At any time until ten days following the date on which a person
acquires 10% or more of the Company's Common Stock the Company may redeem all
(but not less than all) of the Rights for $0.0001 per Right. The Rights expire
in ten years. The Series B Preferred Stock will be junior, with respect to
dividends and liquidation rights, to any other series of preferred stock of the
Company. the Series B Preferred Stock has dividend and liquidation preferences
over the Common Stock of the Company.
Series E Preferred Stock
In April 1995, the Company completed a private placement of 932,040
shares of Series E Convertible Preferred Stock ("Preferred Stock E") at a price
of $6.4375 per share, for gross proceeds of $6 million. Preferred Stock E
holders were entitled to dividends at the rate of 9% per annum, payable
quarterly beginning on June 30, 1995. During the ten month period ended December
31, 1995, the entire 932,040 shares of Preferred Stock E were converted into
634,228 shares of common stock.
Note 13-Redeemable Series C Preferred Stock
On December 22, 1997, the Company issued 175,000 shares of Series C
Senior Cumulative Exchangeable Preferred Stock due 2007 ("Series C Exchangeable
Preferred Stock"), for gross proceeds of $175.0 million. The Company agreed to
exchange the preferred stock for new preferred stock identical in every respect
except that it would be registered under the Securities Act of 1933. During
February 1998, the new preferred stock was registered.

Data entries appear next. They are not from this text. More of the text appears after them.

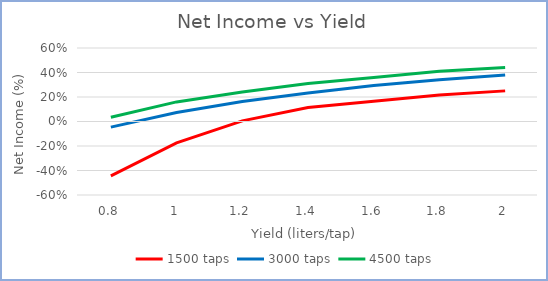
| Category | 1500 taps | 3000 taps | 4500 taps |
|---|---|---|---|
| 0.8 | -0.444 | -0.046 | 0.034 |
| 1.0 | -0.175 | 0.073 | 0.16 |
| 1.2 | 0.005 | 0.164 | 0.24 |
| 1.4 | 0.114 | 0.233 | 0.31 |
| 1.6 | 0.166 | 0.294 | 0.36 |
| 1.8 | 0.217 | 0.34 | 0.41 |
| 2.0 | 0.25 | 0.38 | 0.44 |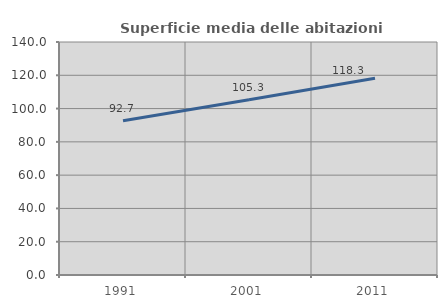
| Category | Superficie media delle abitazioni occupate |
|---|---|
| 1991.0 | 92.704 |
| 2001.0 | 105.281 |
| 2011.0 | 118.28 |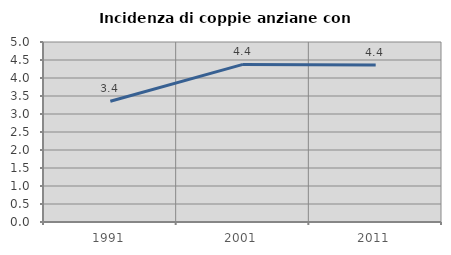
| Category | Incidenza di coppie anziane con figli |
|---|---|
| 1991.0 | 3.356 |
| 2001.0 | 4.377 |
| 2011.0 | 4.363 |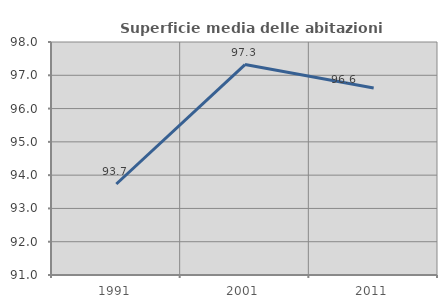
| Category | Superficie media delle abitazioni occupate |
|---|---|
| 1991.0 | 93.733 |
| 2001.0 | 97.323 |
| 2011.0 | 96.618 |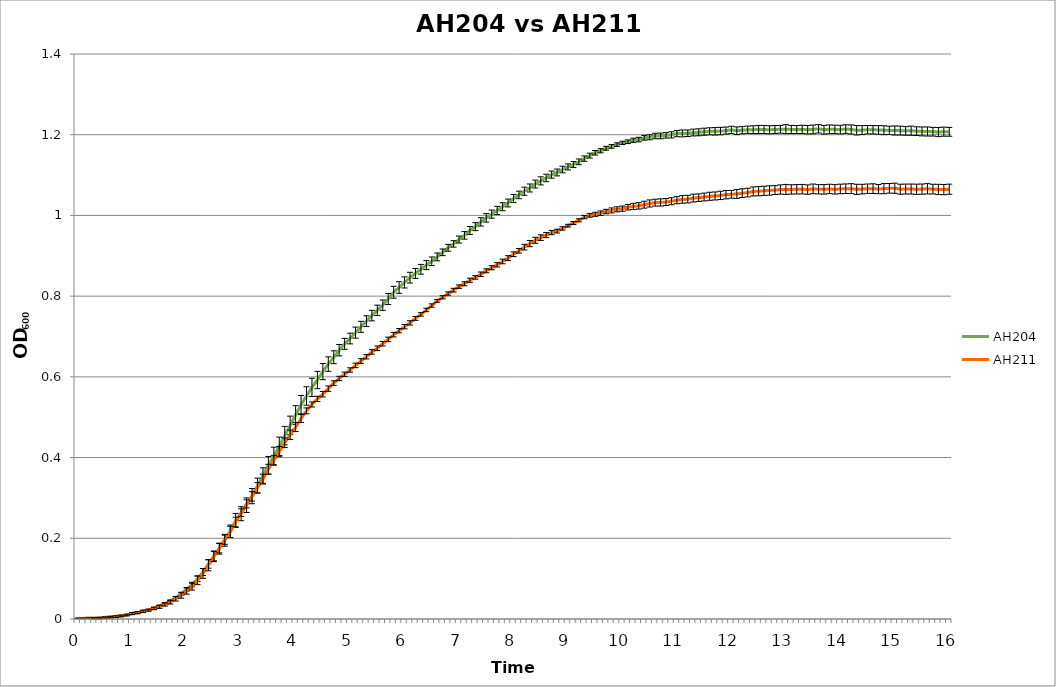
| Category | AH204 | AH211 |
|---|---|---|
| 0.0 | 0.001 | 0 |
| nan | 0.002 | 0.001 |
| nan | 0.003 | 0.001 |
| nan | 0.002 | 0.002 |
| nan | 0.003 | 0.002 |
| nan | 0.004 | 0.004 |
| nan | 0.005 | 0.005 |
| nan | 0.007 | 0.006 |
| nan | 0.008 | 0.008 |
| nan | 0.01 | 0.01 |
| 1.0 | 0.014 | 0.013 |
| nan | 0.016 | 0.016 |
| nan | 0.02 | 0.019 |
| nan | 0.023 | 0.022 |
| nan | 0.027 | 0.026 |
| nan | 0.033 | 0.03 |
| nan | 0.039 | 0.036 |
| nan | 0.045 | 0.042 |
| nan | 0.053 | 0.05 |
| nan | 0.062 | 0.058 |
| 2.0 | 0.073 | 0.069 |
| nan | 0.085 | 0.08 |
| nan | 0.1 | 0.096 |
| nan | 0.116 | 0.113 |
| nan | 0.136 | 0.133 |
| nan | 0.156 | 0.155 |
| nan | 0.174 | 0.175 |
| nan | 0.194 | 0.197 |
| nan | 0.217 | 0.216 |
| nan | 0.244 | 0.24 |
| 3.0 | 0.261 | 0.264 |
| nan | 0.282 | 0.285 |
| nan | 0.304 | 0.304 |
| nan | 0.33 | 0.325 |
| nan | 0.355 | 0.347 |
| nan | 0.381 | 0.371 |
| nan | 0.404 | 0.393 |
| nan | 0.428 | 0.415 |
| nan | 0.454 | 0.437 |
| nan | 0.48 | 0.457 |
| 4.0 | 0.505 | 0.476 |
| nan | 0.531 | 0.497 |
| nan | 0.553 | 0.516 |
| nan | 0.574 | 0.532 |
| nan | 0.592 | 0.545 |
| nan | 0.613 | 0.557 |
| nan | 0.632 | 0.571 |
| nan | 0.649 | 0.585 |
| nan | 0.666 | 0.596 |
| nan | 0.682 | 0.606 |
| 5.0 | 0.695 | 0.617 |
| nan | 0.71 | 0.628 |
| nan | 0.724 | 0.639 |
| nan | 0.738 | 0.65 |
| nan | 0.752 | 0.662 |
| nan | 0.765 | 0.671 |
| nan | 0.778 | 0.682 |
| nan | 0.793 | 0.693 |
| nan | 0.81 | 0.705 |
| nan | 0.821 | 0.714 |
| 6.0 | 0.834 | 0.724 |
| nan | 0.846 | 0.734 |
| nan | 0.856 | 0.745 |
| nan | 0.867 | 0.755 |
| nan | 0.877 | 0.766 |
| nan | 0.886 | 0.777 |
| nan | 0.897 | 0.788 |
| nan | 0.909 | 0.797 |
| nan | 0.92 | 0.806 |
| nan | 0.929 | 0.815 |
| 7.0 | 0.94 | 0.824 |
| nan | 0.951 | 0.831 |
| nan | 0.963 | 0.839 |
| nan | 0.972 | 0.846 |
| nan | 0.984 | 0.854 |
| nan | 0.994 | 0.863 |
| nan | 1.003 | 0.87 |
| nan | 1.012 | 0.878 |
| nan | 1.022 | 0.886 |
| nan | 1.031 | 0.894 |
| 8.0 | 1.042 | 0.904 |
| nan | 1.051 | 0.912 |
| nan | 1.06 | 0.921 |
| nan | 1.068 | 0.93 |
| nan | 1.078 | 0.938 |
| nan | 1.086 | 0.945 |
| nan | 1.093 | 0.951 |
| nan | 1.101 | 0.958 |
| nan | 1.106 | 0.961 |
| nan | 1.114 | 0.968 |
| 9.0 | 1.12 | 0.975 |
| nan | 1.126 | 0.981 |
| nan | 1.133 | 0.988 |
| nan | 1.141 | 0.996 |
| nan | 1.148 | 1 |
| nan | 1.155 | 1.003 |
| nan | 1.16 | 1.006 |
| nan | 1.166 | 1.01 |
| nan | 1.171 | 1.012 |
| nan | 1.175 | 1.015 |
| 10.0 | 1.18 | 1.017 |
| nan | 1.183 | 1.02 |
| nan | 1.186 | 1.022 |
| nan | 1.188 | 1.024 |
| nan | 1.192 | 1.027 |
| nan | 1.194 | 1.03 |
| nan | 1.197 | 1.032 |
| nan | 1.197 | 1.032 |
| nan | 1.198 | 1.033 |
| nan | 1.2 | 1.035 |
| 11.0 | 1.203 | 1.038 |
| nan | 1.203 | 1.04 |
| nan | 1.204 | 1.04 |
| nan | 1.205 | 1.043 |
| nan | 1.206 | 1.044 |
| nan | 1.207 | 1.046 |
| nan | 1.208 | 1.047 |
| nan | 1.208 | 1.048 |
| nan | 1.209 | 1.05 |
| nan | 1.21 | 1.051 |
| 12.0 | 1.212 | 1.052 |
| nan | 1.21 | 1.053 |
| nan | 1.211 | 1.055 |
| nan | 1.212 | 1.057 |
| nan | 1.212 | 1.059 |
| nan | 1.213 | 1.06 |
| nan | 1.213 | 1.061 |
| nan | 1.212 | 1.062 |
| nan | 1.213 | 1.063 |
| nan | 1.213 | 1.064 |
| 13.0 | 1.214 | 1.064 |
| nan | 1.213 | 1.064 |
| nan | 1.213 | 1.065 |
| nan | 1.213 | 1.065 |
| nan | 1.212 | 1.064 |
| nan | 1.213 | 1.066 |
| nan | 1.215 | 1.065 |
| nan | 1.212 | 1.065 |
| nan | 1.213 | 1.066 |
| nan | 1.213 | 1.065 |
| 14.0 | 1.213 | 1.066 |
| nan | 1.214 | 1.066 |
| nan | 1.213 | 1.066 |
| nan | 1.211 | 1.065 |
| nan | 1.211 | 1.065 |
| nan | 1.212 | 1.066 |
| nan | 1.212 | 1.066 |
| nan | 1.212 | 1.065 |
| nan | 1.211 | 1.066 |
| nan | 1.211 | 1.067 |
| 15.0 | 1.21 | 1.067 |
| nan | 1.21 | 1.065 |
| nan | 1.209 | 1.065 |
| nan | 1.21 | 1.065 |
| nan | 1.209 | 1.065 |
| nan | 1.208 | 1.065 |
| nan | 1.208 | 1.066 |
| nan | 1.207 | 1.065 |
| nan | 1.207 | 1.064 |
| nan | 1.208 | 1.064 |
| 16.0 | 1.207 | 1.065 |

Each share of Series C Exchangeable Preferred Stock has a liquidation
preference of $1,000 ("Liquidation Preference"). Dividends on the Series C
Exchangeable Preferred Stock accrue from December 22, 1997 at the rate per share
of 14 1/4% of the Accumulated Amount (as defined) per annum, compounded
semiannually on each June 15 and December 15, but will not be payable in cash,
except as set forth in the next sentence. Commencing on the first June 15 or
December 15 (each a "Dividend Payment Date") which is at least six months after
the later of December 15, 2002, and the Specified Debt Satisfaction Date (as
defined) (the "Cash Payment Date"), dividends on the Series C Exchangeable
Preferred Stock will be payable in cash as a rate per annum equal to 14 1/4% of
the Accumulated Amount as of the Dividend Payment Date preceding such date. In
the event that the Specified Debt Satisfaction Date shall not have occurred
before December 15, 2002, the rate otherwise applicable to the Series C
Exchangeable Preferred Stock shall be increased by 150 basis points from
December 15, 2002, until the Dividend Payment Date falling on or after the
Specified Debt Satisfaction Date.
As of December 31, 1997 dividends totalling approximately $553,000 have been
accrued.
F-23
<PAGE>
WINSTAR COMMUNICATIONS, INC. AND SUBSIDIARIES
NOTES TO CONSOLIDATED FINANCIAL STATEMENTS
Note 13-Redeemable Series C Preferred Stock
The Series C Exchangeable Preferred Stock is not redeemable prior to
December 15, 2002. On or after December 15, 2002, the Series C Exchangeable
Preferred Stock is redeemable at the option of the Company, in whole or in part,
at specified redemption prices plus accumulated and unpaid dividends, if any, to
the date of redemption. The Company is required to redeem the Series C
Exchangeable Preferred Stock at the Liquidation Preference thereof, plus
accumulated and unpaid dividends, if any, on December 15, 2007, out of any funds
legally available therefor.
The Series C Exchangeable Preferred Stock ranks (i) senior to all
existing and future Junior Stock (as defined) including the Series A Preferred
Stock; (ii) on a Parity basis with all existing and future Parity Stock; and
(iii) junior to all Senior Stock (as defined). In addition the Series C
Exchangeable Preferred Stock is junior in right of payment to all indebtedness
of the Company and its subsidiaries.
On any scheduled Dividend Payment Date following the Specified Debt
Satisfaction Date, the Company may, at is option, exchange all but not less than
all of the share of Series C Exchangeable Preferred Stock then outstanding for
14 1/4% Senior Subordinated Deferred Interest Notes Due 2007 ("Exchange
Debentures") in an aggregate Accumulated Amount equal to the aggregate
Accumulated Amount of the shares of Series C Exchangeable Preferred Stock
outstanding at the time of such exchange, plus accumulated and unpaid dividends
to the date of exchange. The issuance of the Exchange Debentures upon each
exchange will be registered under the Securities Act pursuant to a Registration
Statement. Until the Cash Payment Date, interest on the outstanding Exchange
Debentures if any, will accrue at a rate of 14 1/4% of the Accumulated Amount
per annum and will be compounded semiannually on each June 15 and December 15
(each an "Interest Payment Date") but will not be payable in cash except as set
forth in the next sentence. Commencing on the first Interest Payment Date
following the later of the Exchange Date (as defined) or the Cash Payment Date,
interest will be payable in cash at a rate per annum equal to 14 1/4% of the
Accumulated Amount as of the Exchange Date. The Exchange Debentures, if issued,
will be unsecured, senior subordinated obligations of the Company, subordinated
in right of payment to all Senior Indebtedness (as defined) of the Company and
to all indebtedness and other liabilities (including trade payables) of the
Company's subsidiaries, and will rank pari passu with the Company's existing
1997 Senior Subordinated Notes and the Company's Convertible Notes.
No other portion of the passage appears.